Founder Frank Lau said: "Seoul Yummy would hit a plateau of 12 outlets in Singapore in the next two to three years, so we hope to continue to grow the brand overseas."
The markets under consideration include Australia, China, Indonesia and Malaysia, which the firm prioritises owing to its proximity to Singapore and lower cost of operation.
It intends to "refresh" the Seoul Yummy brand later this year with a new logo and brand positioning.
Gratify Group - which also runs Omoomodon eatery - tapped a government grant last year to develop a franchising model which it will use for Indonesia and Australia.
For Malaysia, the firm plans to go there on its own but has faced difficulties in getting reasonable deals due to its weak brand awareness, the lack of a local network as well as resource constraints.
"It is not easy to find people who are willing to station themselves in a foreign land and fight for you, especially for SMEs... You also need enough cash to build a good buffer against initial set-up costs and any potential risk," Mr Lau told The Straits Times.
These challenges were highlighted in the recent report by the Committee on the Future Economy, which is recommending more support to help companies internationalise and to spur more people to take up overseas postings.
The Association of Small and Medium Enterprises (Asme) suggests rolling out more programmes to train SME staff to work abroad.
Asme president Kurt Wee said: "There is a need to look at the possibility of a training incubation and wage support scheme for maybe 18 to 24 months for companies that want to (venture) overseas."
Such training could include nurturing a deeper understanding of labour union matters, employment rules, taxation and overseas customs, given that the business environment differs markedly from country to country.
To encourage firms to explore foreign markets, Mr Wee recommends a temporary broad-based SME internationalisation grant, which can help to defray about 50 per cent of the cost of overseas business trips .
Mr Wee said: "Let's say you give a firm $6,000 in grant - that equates to $12,000 worth of travel. In the Asean context, that's four to five trips a year.
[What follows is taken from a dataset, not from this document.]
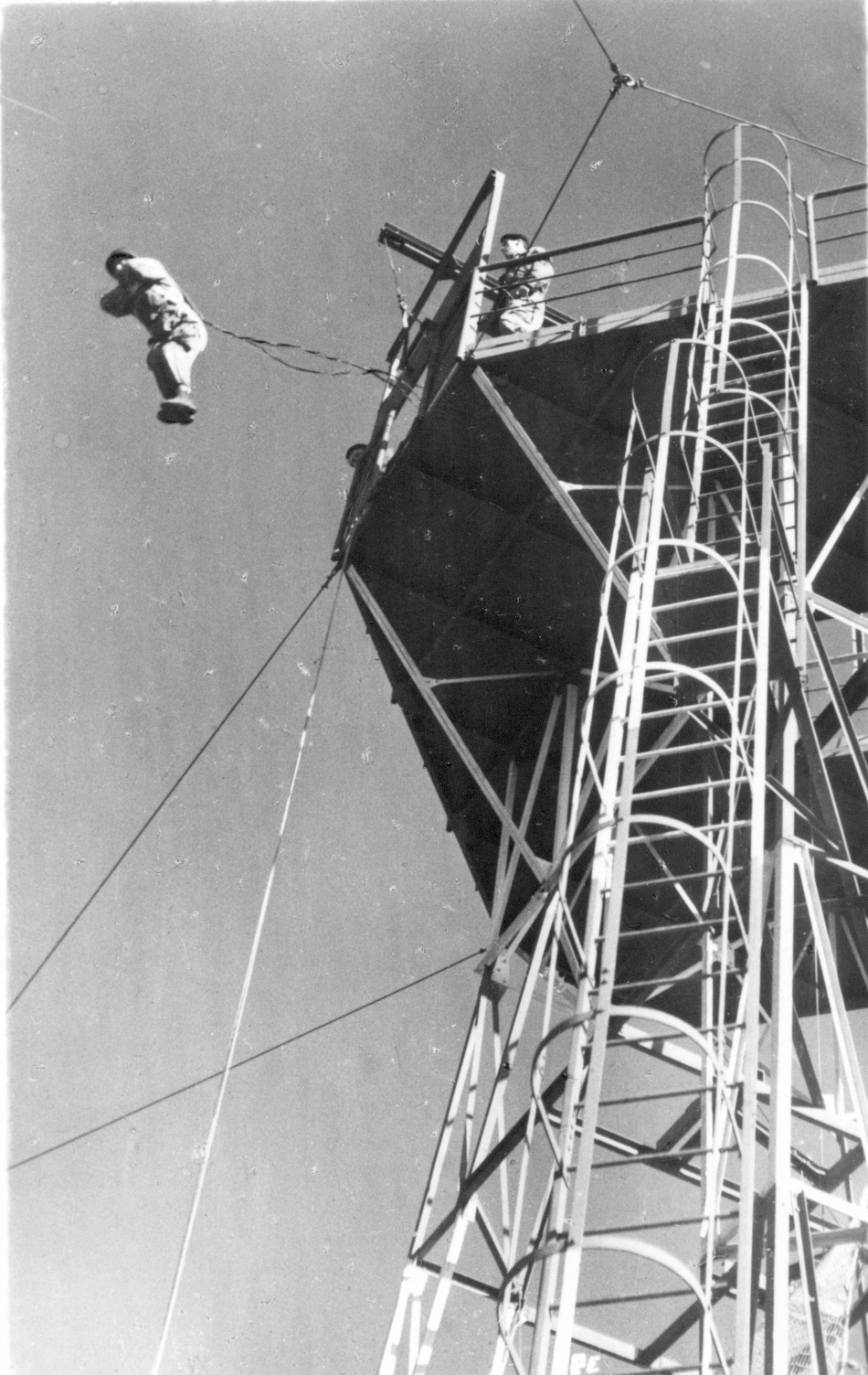 Tour d’entraînement pour le saut en parachute, se situant à l'ETAP.

Imagine the impact when the whole SME ecosystem make that extra four or five trips to do business development."
A Singapore Business Federation (SBF) survey last year found that eight in 10 firms are keen to venture into Asean, but many are not aware of the opportunities arising from the Asean Economic Community.
SBF chief executive Ho Meng Kit said companies need more support in identifying suitable business partners and have greater access to comprehensive market information.
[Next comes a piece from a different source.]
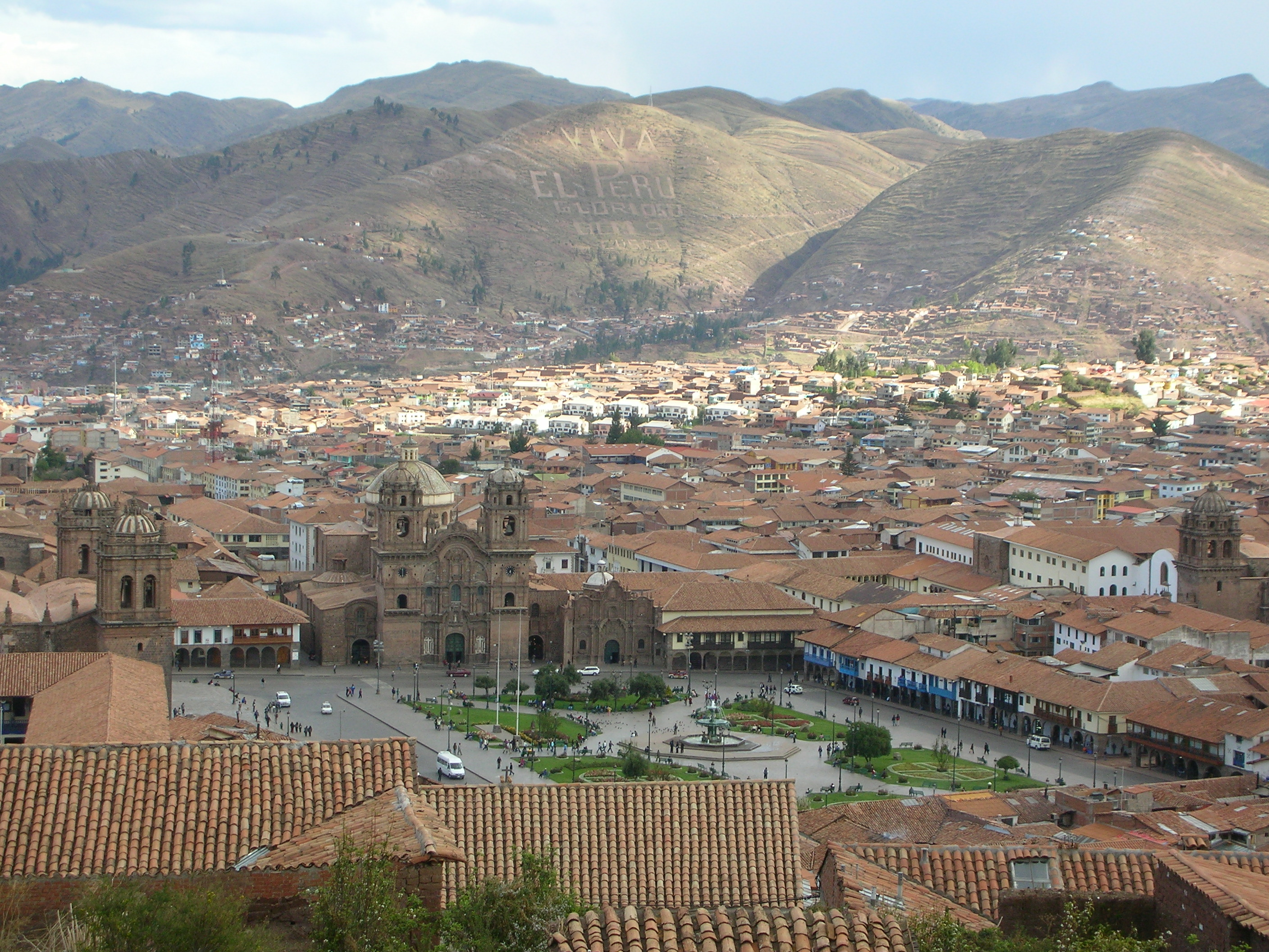 Vue de Cuzco (Pérou), prise à l'automne 2007.

Mr Ho added: "We recommend more opportunities in terms of government procurement projects to our local businesses, so that they can build their track record for internationalisation and growth."
In the same vein, Mr Wee hopes big local firms abroad have a "national preference" for Singapore SMEs in project tenders.
These suggestions are on top of IE Singapore's various schemes to help firms set up abroad, including the Market Readiness Assistance grant and Global Company Partnership grant.
The agency said it provided broad-based assistance to 28,000 companies in 2014 and 34,000 in 2015. Figures for last year will be released later this week.
IE Singapore also has 35 offices worldwide that provide market information to firms and help them navigate the overseas market.